P. 47. Copied below with reference to 2011 release, but note the August 2015 revisions of construction output that increased output by 10 percent over the July release are not included:

3.39 Another criticism of ONS has been that a lack of expertise has led to the publication of erroneous data, particularly in the wake of relocation to Newport. An example of this occurred in 2011, when ONS published construction statistics which quoted quarter-on-quarter growth as 2.3%, rather than the correct figure of 0.5%26. This resulted in an incorrect revision to GDP. The error was identified by a journalist during a press lock-in briefing and was described by ONS as the most fundamental and basic of errors, whereby a mistake had occurred while copying and pasting figures from different columns in a spreadsheet.

P.59. Annual business survey, number of firms across the economy sampled is very small - another issue that really needs to be discussed.
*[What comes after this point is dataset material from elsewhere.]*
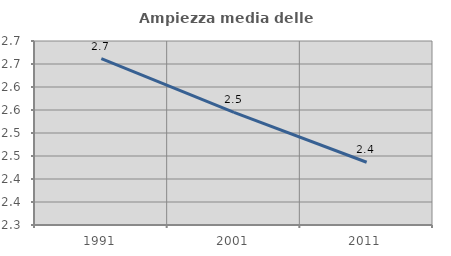
| Category | Ampiezza media delle famiglie |
|---|---|
| 1991.0 | 2.662 |
| 2001.0 | 2.545 |
| 2011.0 | 2.436 |

There are two sectors in the Annual Business Survey and short and long forms of questionnaires. For the Production and construction sectors 6,415 firms do the long form and 10,340 the short form. About three times those numbers do the Services sector surveys. While this minimises the “burden on respondents” and cuts costs “the fact that the sample is only made up of a small proportion of businesses means that it lacks sufficient granularity if the sample needs to be stratified finely by size, industry or region.”

And finally, with the important bit last, Interim Strategic Recommendation 4: Address established statistical limitations:
  • Addressing existing shortcomings in the production of National Accounts, including the absence of double deflated volume measures;
  • Using administrative data sources to improve early estimates of GDP, including by making greater use of information from the expenditure and income measures;
  • Producing detailed Flow of Fund statistics that meet user needs in terms of breadth and detail;
  • Improving the measurement of the service sector, including developing more detailed deflators and volume indices to reflect the service sector better;
  • Exploring how the use of administrative data might help meet the diverse and granular needs of users of regional statistics; and
  • Implementing sufficient improvements to the UK Trade, Construction and CPIH statistics to warrant their re-designation as National Statistics.

Given the problems the ONS has had the review is timely. The recommendations are all good and most would not be too expensive, an important consideration with the tight (and tightening) budget the ONS has. The move to big data and use of data science is clearly the path forward, and may yet surprise us with the outcome.

Whether it will improve the quality of construction stats it is hard to say, there are no specific measures discussed and the relevant recommendations are too broad to give an indication of how the ONS might proceed. There is work going on within the ONS, like the current review of building and construction price indices, however in the report’s extended discussion on deflators and the necessity of moving to double deflation generally (planned for 2020, maybe), construction input price indices do not get a mention.

It is unfortunate that an industry accounting for nearly 7 percent of GDP directly through on-site work, and that much again in supply of materials, components and services, does not warrant more attention. This is not a new phenomena, but unfortunate nonetheless.